Providing further rationale for use of the proposed 2 intracluster correlation sample size formula is the strong possibility that use of the posttest-only sample size formula when planning a pretest-posttest nested cross-sectional trial will underestimate the sample size needed to obtain a desired level of statistical power in a GEE time × condition analysis. Consider the ratio (r) of variances under the respective designs, var(d) based upon Equation 7 divided by var(d) based upon Equation 4. A ratio near 1 indicates that the formula for the posttest-only design is a good substitute for the pretest-posttest design formula. Figure 2 shows that generally r > 1 indicating that use of the posttest-only formula underestimates the required sample size. Using results for past 30-day alcohol use and m = 15, r ranges from 1.37 (corresponding to the highest value of power in the ellipse of Fig. 1) to 1.47 (based upon GEE estimates of intracluster correlations) to 1.56 (corresponding to lowest power). Figure 2 indicates that, in the case of (α0 = 0.0210, α1 = 0.0250), r < 1 only when m ≥ 30; note m = 30 and α0 = 0.0210 gives ϕ = 1.61, a relatively large design effect. Comparatively, the observed design effect for past 30-day use, calculated as ϕ = 1 + α^0(m1), where m is the average number of youth from a community sampled at a timepoint, was 1.46. The fact that past 30-day use had the largest design effect among the 9 measures in the national evaluation suggests that observing a sufficiently large design effect in any cluster trial such that r ≤ 1 appears unlikely.

FIGURE 2.

FIGURE 2

Ratio of variances of intervention effect from pretest–posttest to posttest-only design by sample size for 3 values for pairs of within-time and between-time intracluster correlations.

DISCUSSION

The utility of any sample size formulae for cluster unit trials depends upon the availability of intracluster correlation estimates for various outcomes. Given their typically high cost, many cluster trials enroll a small number of clusters. However, in many government and foundation-sponsored programs, such as the national evaluation, the resources available for the evaluation of the program may be distinct from funds for implementing the intervention, so a moderately large number of clusters may be studied. These larger studies offer a unique opportunity to report on the magnitude and precision of intracluster correlation estimates for health behavior outcomes.

Relative to equivalent general power methods for GEE,21 the sample size formulae for a time × condition analysis of binary outcomes presented in this paper are easy to apply. This article emphasized sample size formulae based upon a planned GEE analysis using a logit link, whereas Preisser et al12 emphasized similar formulae based upon an identity link. As a rule, the choice of sample size formula should be based upon the planned statistical analysis. However, because the 4-parameter interaction model in Equation 6 places no structure on the 4 time × condition probabilities, correlation estimates obtained with the logit link model (eg, those in Table 3) may be used in sample size formula in equation 8 for a planned logit analysis or in Formulae 3 and 9 of Preisser et al12 for an analysis using the identity link. The difference in the respective formulae pertains to a difference in the definition of the effect of interest as a contrast of logits, or a contrast of proportions. Applying the formula based upon the identity link would have given n = 50 communities per condition in the previous section instead of n = 48; it is not always the case that larger sample sizes will be required for the identity link.

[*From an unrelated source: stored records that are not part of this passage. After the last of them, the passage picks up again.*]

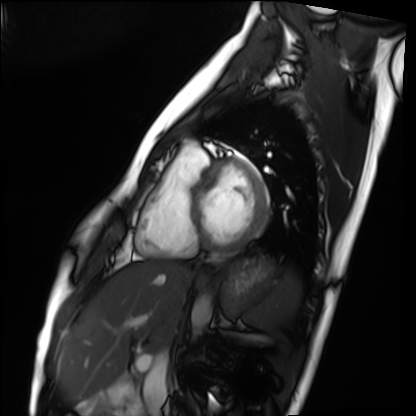
Cardiac MRI. Subject group: healthy volunteer.
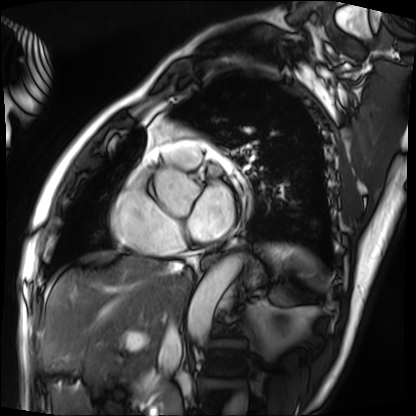
Cardiac MRI. Subject group: patient.
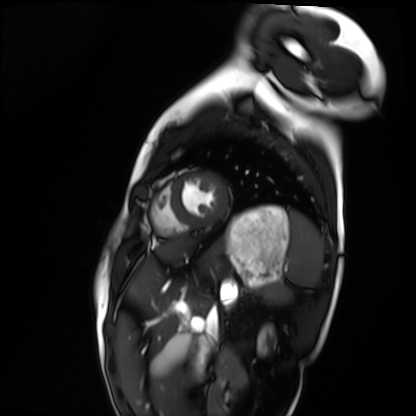
{"modality": "cardiac MRI", "cohort": "healthy volunteer"}
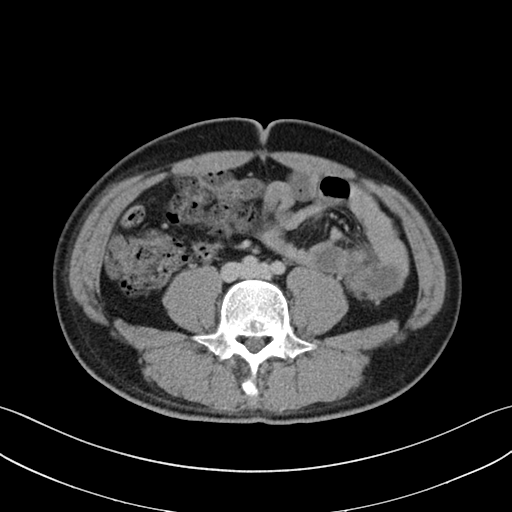
* modality — multiphase abdominal CT, liver, delayed phase
* patient — male, age 32
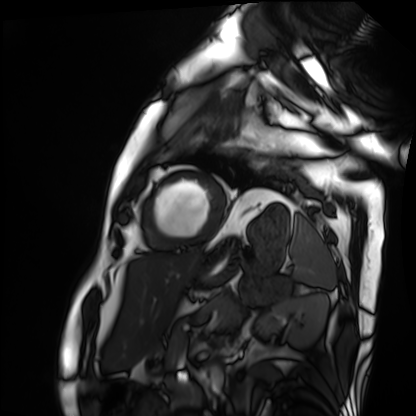
Cardiac MRI. Subject group: patient.
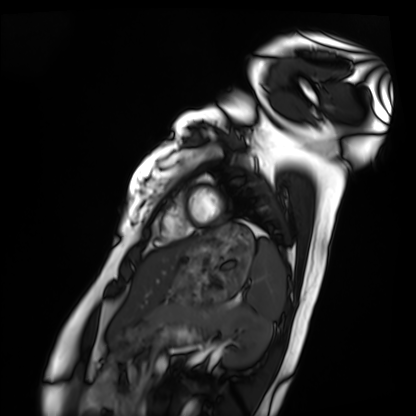
modality=cardiac MRI; subject group=healthy volunteer.
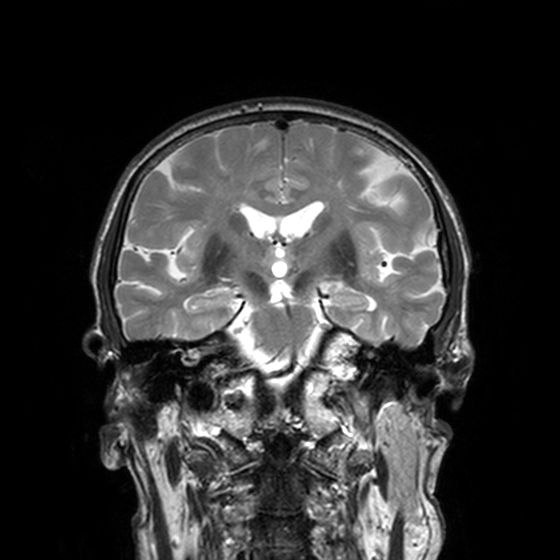
Q: What kind of scan is this?
A: 3 Tesla brain MRI.
Q: Series?
A: T2-weighted turbo spin echo, 3 mm.
Study: ring-enhancing brain masses.
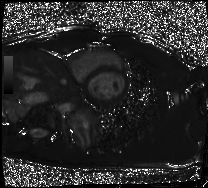
Summary: Cardiac MRI. Subject group: healthy volunteer.
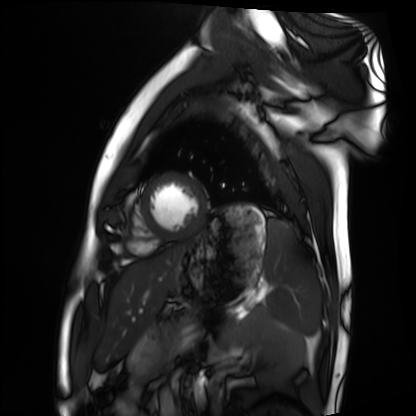
Cardiac MRI. Subject group: healthy volunteer.
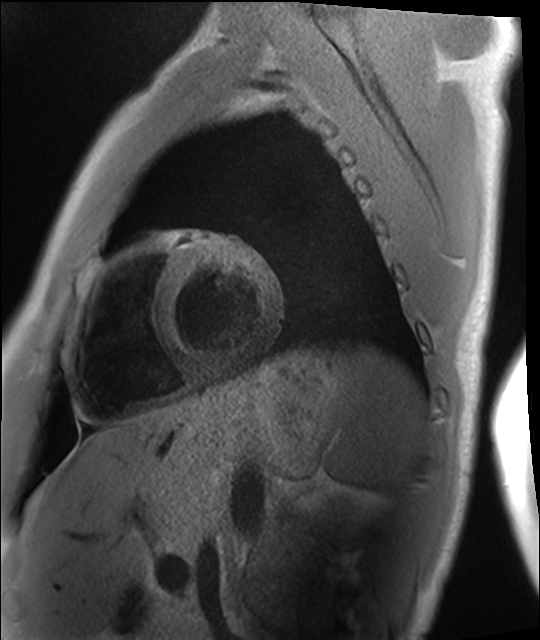
– modality · cardiac MRI
– subject group · healthy volunteer
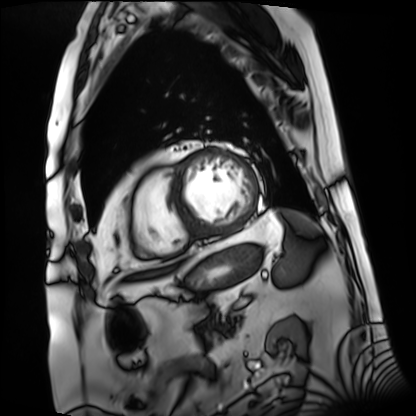
• modality: cardiac MRI
• subject group: patient
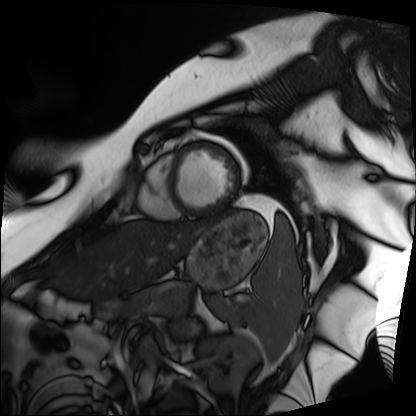
Cardiac MRI.
Subject group: patient.
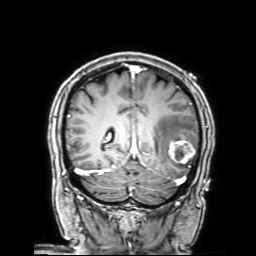
Summary: 3 Tesla brain MRI. Series: 3D T1-weighted with SENSE. Study: ring-enhancing brain masses.
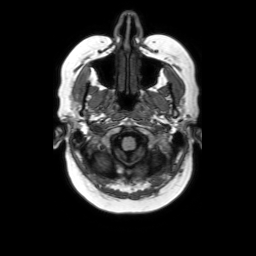
Q: What kind of scan is this?
A: 3 Tesla brain MRI.
Q: Series?
A: Axial without contrast.
Study: ring-enhancing brain masses.
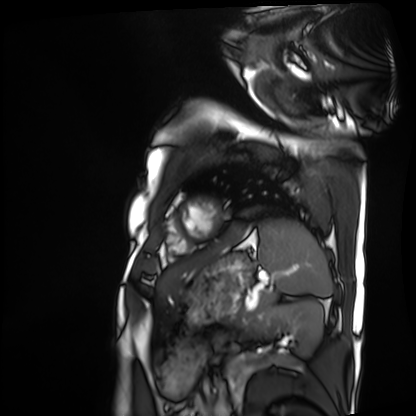
modality: cardiac MRI | subject group: patient.
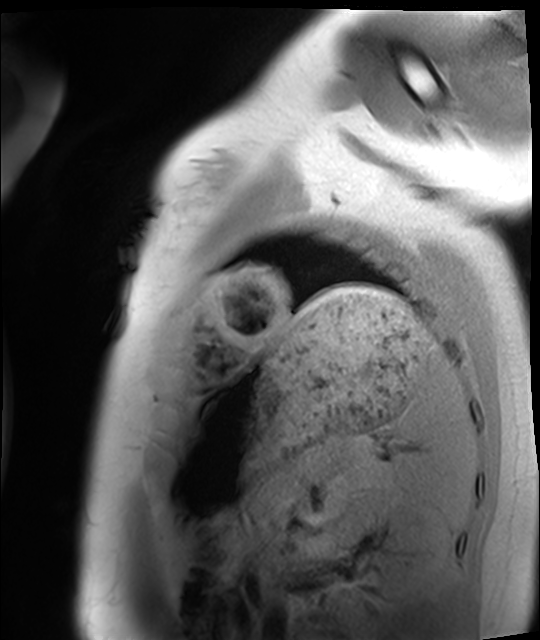
Clinical context:
Cardiac MRI. Subject group: healthy volunteer.
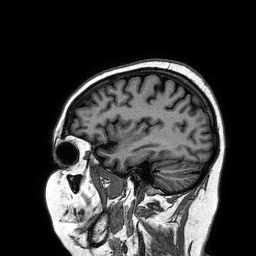
modality=3 Tesla brain MRI
series=3D T1-weighted turbo field echo
study=ring-enhancing brain masses
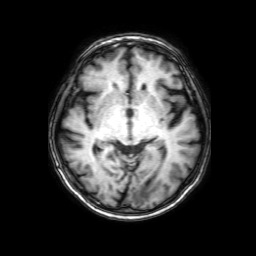
3 Tesla brain MRI. Series: 3D T1-weighted with SENSE. Study: ring-enhancing brain masses.
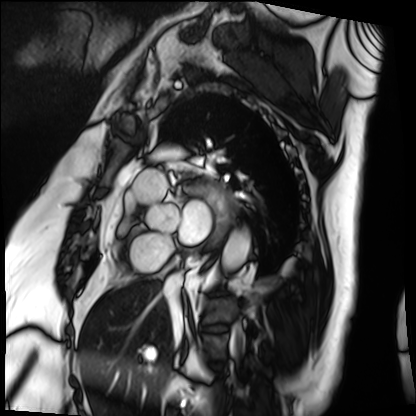
Cardiac MRI. Subject group: patient.
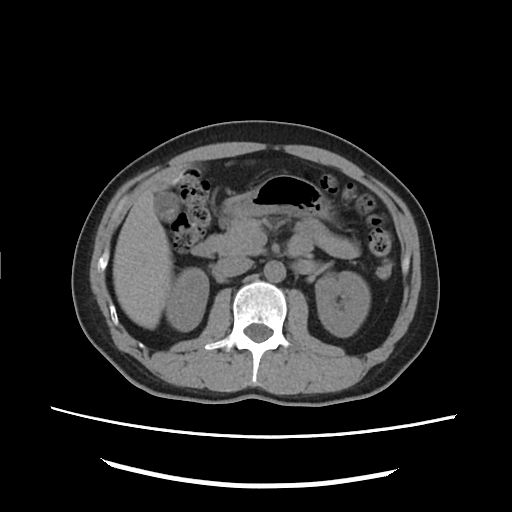
Multiphase abdominal CT, liver, non-contrast phase. Patient: male, age 40.
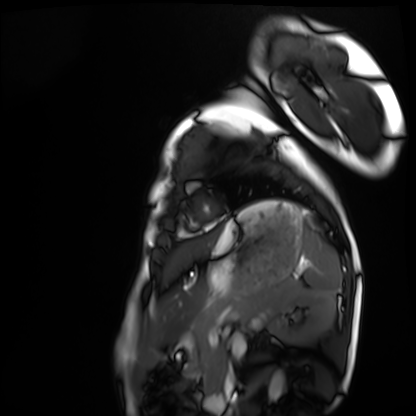
modality = cardiac MRI, subject group = healthy volunteer.
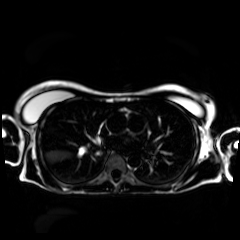
modality — chemical-shift-encoded cardiac MRI
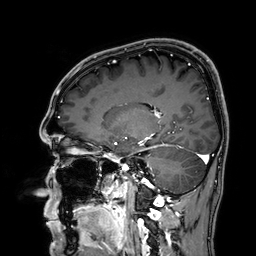
Summary: 3 Tesla brain MRI. Series: 3D T1-weighted. Study: ring-enhancing brain masses.
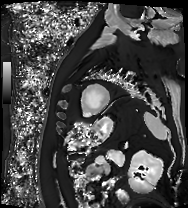
Q: What kind of scan is this?
A: Cardiac MRI.
Subject group: patient.
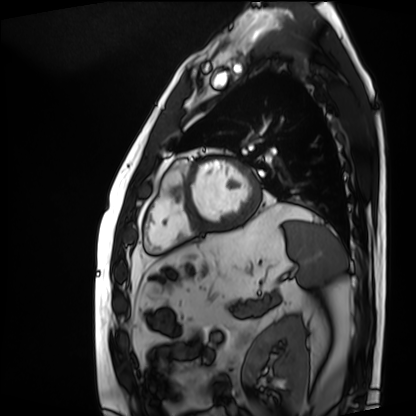
Cardiac MRI. Subject group: patient.
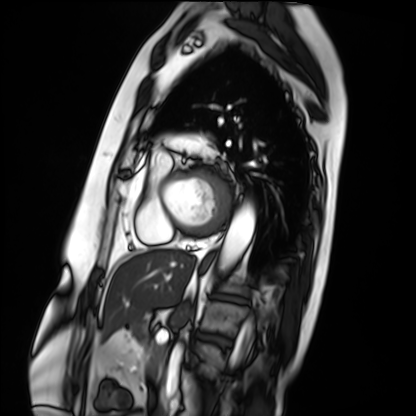
Q: What kind of scan is this?
A: Cardiac MRI.
Subject group: patient.
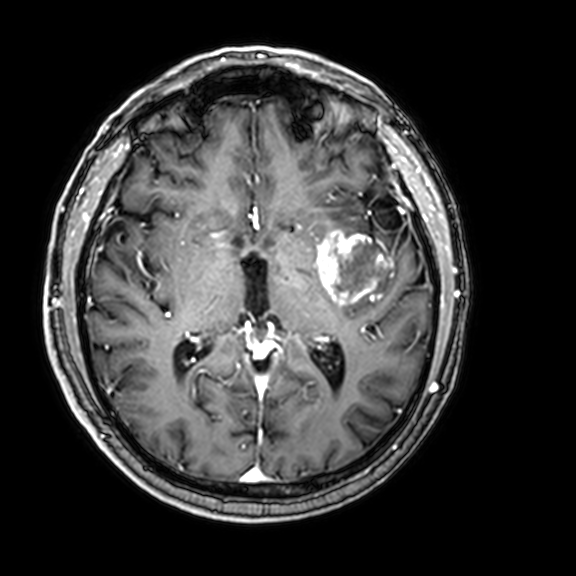
<scan>
<modality>
  <type>brain MRI</type>
  <field_strength>3T</field_strength>
</modality>
<series>3D T1-weighted with CLEAR</series>
<study_topic>ring-enhancing brain masses</study_topic>
</scan>
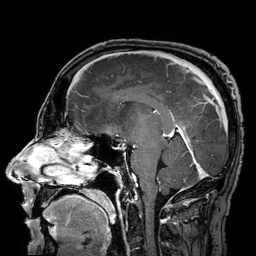
{
  "modality": {
    "type": "brain MRI",
    "field_strength": "3T"
  },
  "series": "3D T1-weighted turbo field echo with SENSE",
  "study_topic": "ring-enhancing brain masses"
}
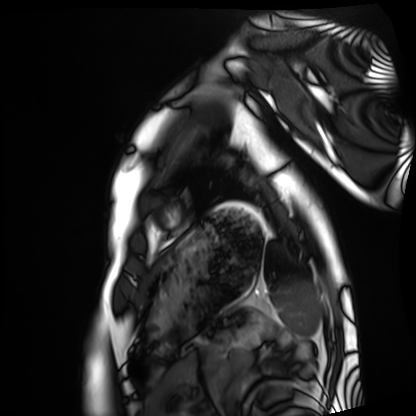
Cardiac MRI. Subject group: healthy volunteer.
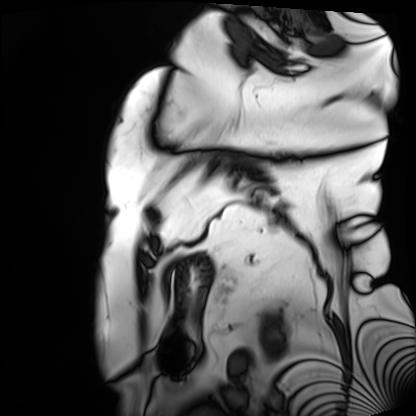
modality: cardiac MRI; subject group: patient.

One practical obstacle in applying the proposed sample size methods is that information regarding variances of intracluster correlations (usually, in the form of confidence intervals or standard errors) are only occasionally published, and it seems less realistic that covariances of the 2 types of intracluster correlation will be available. If the 2 intracluster correlations are approximately equal, the problem may be circumvented by conducting a sensitivity analysis of power using the pretest-posttest formula under the assumption that α ≡ α0 = α1; in this case, knowledge of a single intracluster correlation and its standard error are sufficient.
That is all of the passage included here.